- **Task requirements**: Would you please transcribe the listing exactly, with no images?
[Information provided — start]
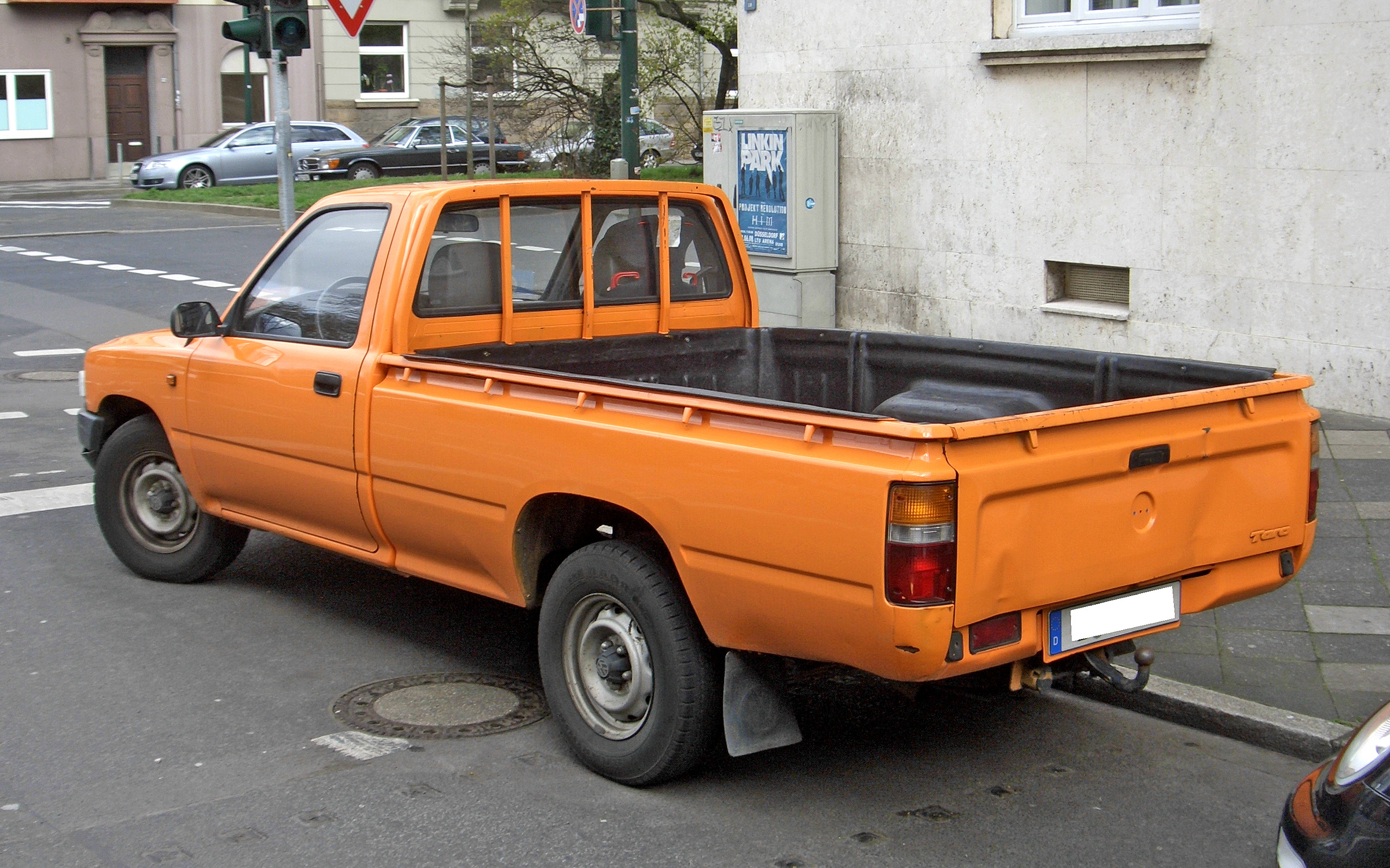 VW Taro, 1989-1997, seen in Duesseldorf, Germany
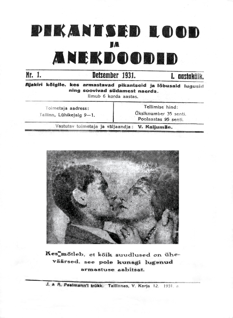 Pikantsed lood ja anekdoodid, esikaas
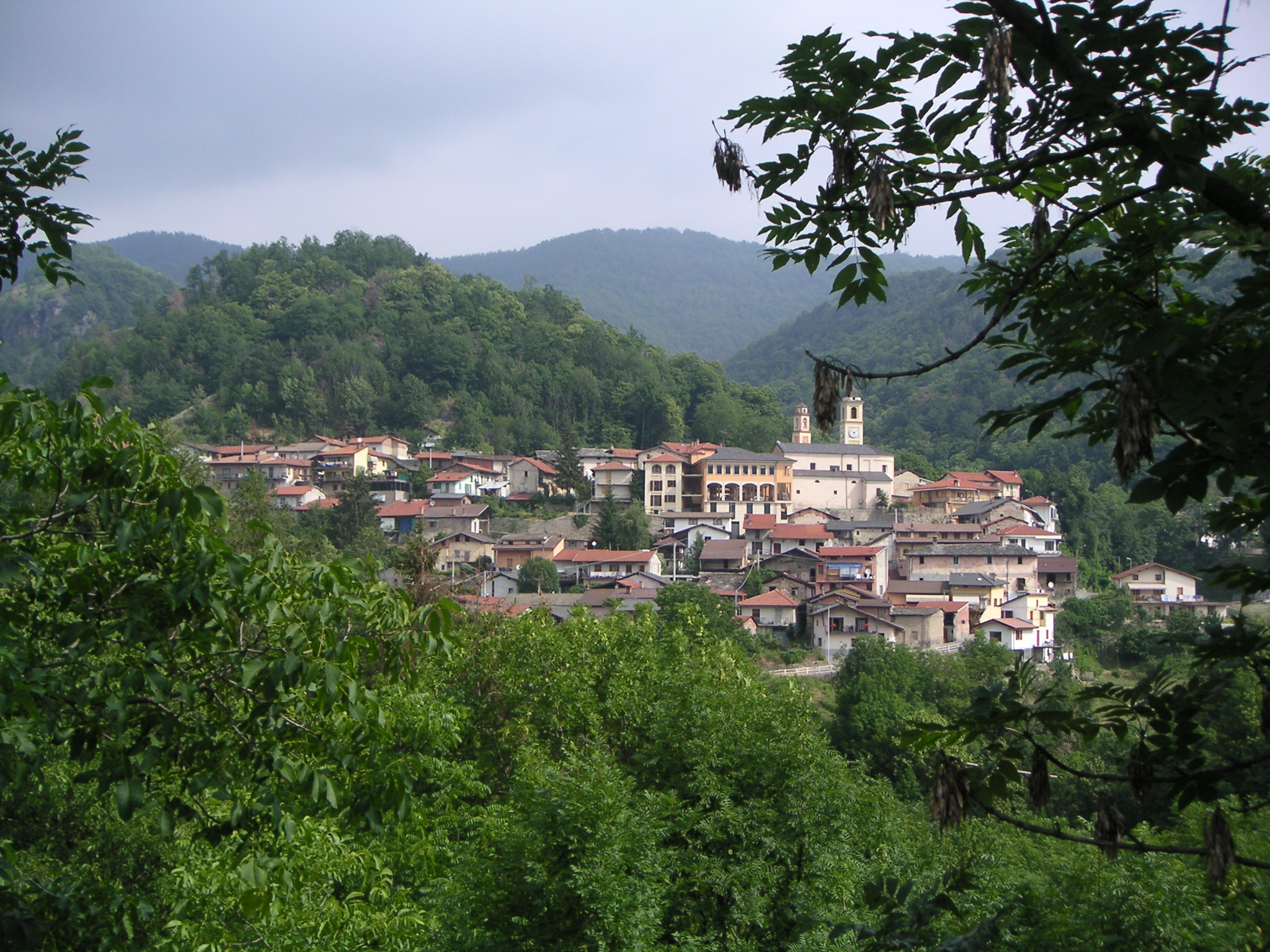 Vue générale de la commune de Roccaspavera-Italie-Région du Piémont-Province de Coni
[Information provided — finish]
- **Solution**:
 VW Taro, 1989-1997, seen in Duesseldorf, Germany
 Pikantsed lood ja anekdoodid, esikaas
 Vue générale de la commune de Roccaspavera-Italie-Région du Piémont-Province de Coni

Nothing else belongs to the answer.